Relational Factor Modeling: A New Framework for Statistical Relational Learning

PhD Thesis Proposal Defence


Title: "Relational Factor Modeling: A New Framework for Statistical Relational 
Learning"

by

Mr. Wujun Li


Abstract:

To simplify the modeling procedure, traditional statistical machine learning 
methods always assume that the instances are independent and identically 
distributed (i.i.d.). However, it is not uncommon for some real-world data, 
such as web pages and research papers, to contain relations (links) between the 
instances. Different instances in such data are correlated (linked) with each 
other, which implies that the common i.i.d. assumption is unreasonable for such 
relational data.

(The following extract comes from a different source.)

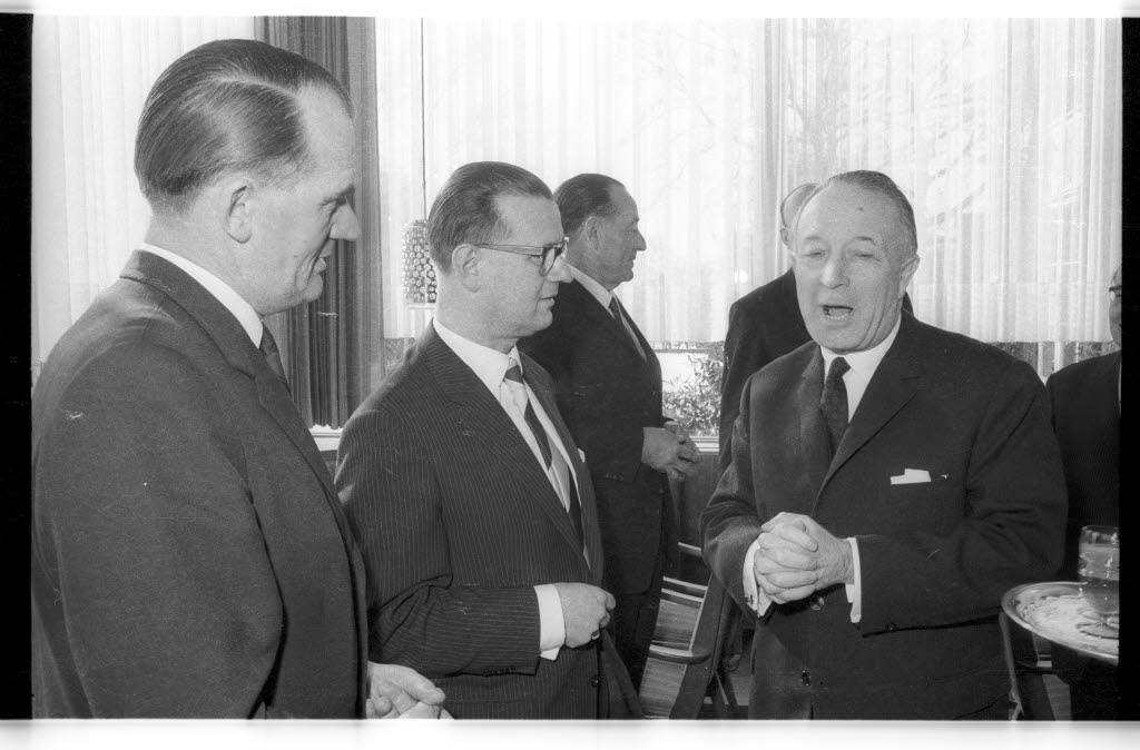 Empfang im Hotel Conti-Hansa im Schlossgarten 7. Im Bild v.l.n.r.: Staatsanwalt Heyck, Landesinnenminister Hartwig Schlegelberger., franz. Botschafter Francois Seydoux de Clausonne.

Hence, naively applying traditional statistical learning 
methods to relational data may lead to misleading conclusion about the data.

Because relational data widely exist in a large variety of application areas, 
such as web mining, social network analysis, bioinformatics, and marketing, 
recently many researchers have started to propose novel methods, called 
statistical relational learning (SRL) methods, to model relational data. The 
existing mainstream SRL models extend traditional graphical models, such as 
Bayesian networks and Markov networks, by eliminating their underlying i.i.d. 
assumption. Some typical examples of such SRL models include relational 
Bayesian networks, relational Markov networks, and Markov logic networks. 
Because the dependency structure in relational data is typically very complex, 
structure learning for these relational graphical models is often very 
time-consuming or even impossible. Hence, it might be impractical to apply 
these models to large-scale relational data sets.

In this proposal, we propose a new SRL framework, called relational factor 
modeling, by extending traditional latent variable modeling and factor analysis 
to relational domains. Based on our framework, a series of novel SRL models, 
called relational factor models (RFMs), are proposed for SRL. One promising 
advantage of our RFMs is that there is no need for the time-consuming structure 
learning at all and the time complexity of most of them is linear to the number 
of observed links in the data. This implies that our RFMs can be used to model 
large-scale data sets. Experimental results show that our models can achieve 
state-of-the-art performance in many real-world applications such as 
linked-document classification.


Date:  			Monday, 26 April 2010

Time:           	4:00pm - 6:00pm

Venue:          	Room 5506
 			lifts 25/26

Committee Members:	Prof. Dit-Yan Yeung (Supervisor)
 			Dr. James Kwok (Chairperson)
 			Dr. Lei Chen
 			Dr. Raymond Wong


**** ALL are Welcome ****